In this equation, $c$ is the speed of light in a vacuum, approximately $3.00 \times 10^8$ meters per second. This equation shows that mass can be converted into energy and vice versa.

For a simple JavaScript function that calculates the energy equivalent of a given mass using this equation, you could write:

function massEnergyEquivalence(mass) {
  const speedOfLight = 3.0e8; // Speed of light in meters per second
  return mass * Math.pow(speedOfLight, 2);
}

// Example usage:
const mass = 1; // 1 kilogram
const energy = massEnergyEquivalence(mass);
console.log(`Energy equivalent of ${mass} kg: ${energy} joules`);

This function calculates the energy (in joules) equivalent to a given mass (in kilograms).

Schrödinger equation

$-\frac{\hbar^2}{2m}\frac{d^2\psi(x)}{dx^2} + V(x)\psi(x) = E\psi(x)$

The Schrödinger equation, formulated by Erwin Schrödinger in 1926, is a foundational equation in quantum mechanics that describes how the quantum state of a physical system changes over time. It is crucial for understanding the behavior of particles at atomic and subatomic scales, embodying the wave-particle duality central to quantum theory. The equation provides a way to calculate the probability amplitude for the position and momentum of particles, allowing for the prediction of an array of physical properties and phenomena, such as energy levels, bonding structures, and the behavior of electrons in atoms. Its significance extends beyond theoretical physics, influencing chemistry, materials science, and the development of technologies like semiconductors, lasers, and quantum computing.

Writing the Schrödinger equation in JavaScript involves a simplification, as the equation itself is a complex partial differential equation used to describe the quantum state of a physical system. The above equation is the time-independent Schrödinger equation in one dimension where:

$h$ is the reduced Planck's constant
$m$ is the mass of the particle
$\frac{d^2\psi(x)}{dx^2}$ is the second derivative of the wave function $\psi(x)$ with respect to position $x$
$V(x)$ is the potential energy as a function of position
$E$ is the total energy of the particle
$\psi(x)$ is the wave function of the particle

Solving this equation analytically or numerically for $\psi(x)$ given a potential $V(x)$ requires understanding of differential equations and numerical methods, which can be complex and beyond the scope of a simple JavaScript function.

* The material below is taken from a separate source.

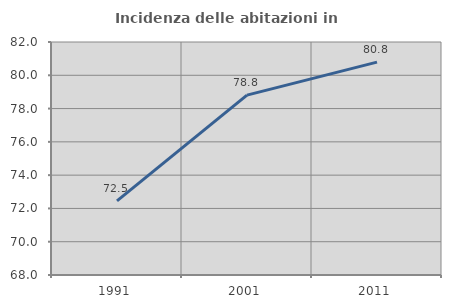
| Category | Incidenza delle abitazioni in proprietà  |
|---|---|
| 1991.0 | 72.452 |
| 2001.0 | 78.807 |
| 2011.0 | 80.792 |

However, I can illustrate how you might set up a structure for solving a simplified version of the Schrödinger equation numerically, for example, using the finite difference method (FDM) for a particle in a box where $V(x)=0$ inside the box and infinite outside. This is a highly simplified scenario and serves for educational purposes:

// Constants
const hbar = 1.0545718e-34; // Reduced Planck's constant (Joule-second)
const m = 9.10938356e-31; // Mass of an electron (kg)

// Potential energy function V(x), assuming a particle in a box where V(x) = 0
function V(x) {
  return 0;
}

// Simplified setup for the Schrödinger equation in a "particle in a box" scenario
function solveSchrodinger(N, L) {
  // N: Number of points
  // L: Length of the box (meters)

  const dx = L / (N - 1); // Step size
  const dx2 = dx * dx;
  const factor = Math.pow(-hbar, 2) / (2 * m * dx2);

  // Initialize the wave function array and potential energy array
  let psi = new Array(N).fill(0);
  let potential = new Array(N).fill(0).map((_, i) => V(i * dx));

  // Example: Finite difference method (FDM) setup (not fully implemented)
  // This is a placeholder to illustrate where the FDM or other numerical method would go

  // Return the wave function (this is a simplified placeholder)
  return psi;
}

// Example usage (this is a conceptual example and not a complete solution)
const N = 100; // Number of points
const L = 1e-10; // Length of the box in meters (e.g., 1 nm)
const psi = solveSchrodinger(N, L);

console.log(psi); // This would output the wave function array (placeholder values)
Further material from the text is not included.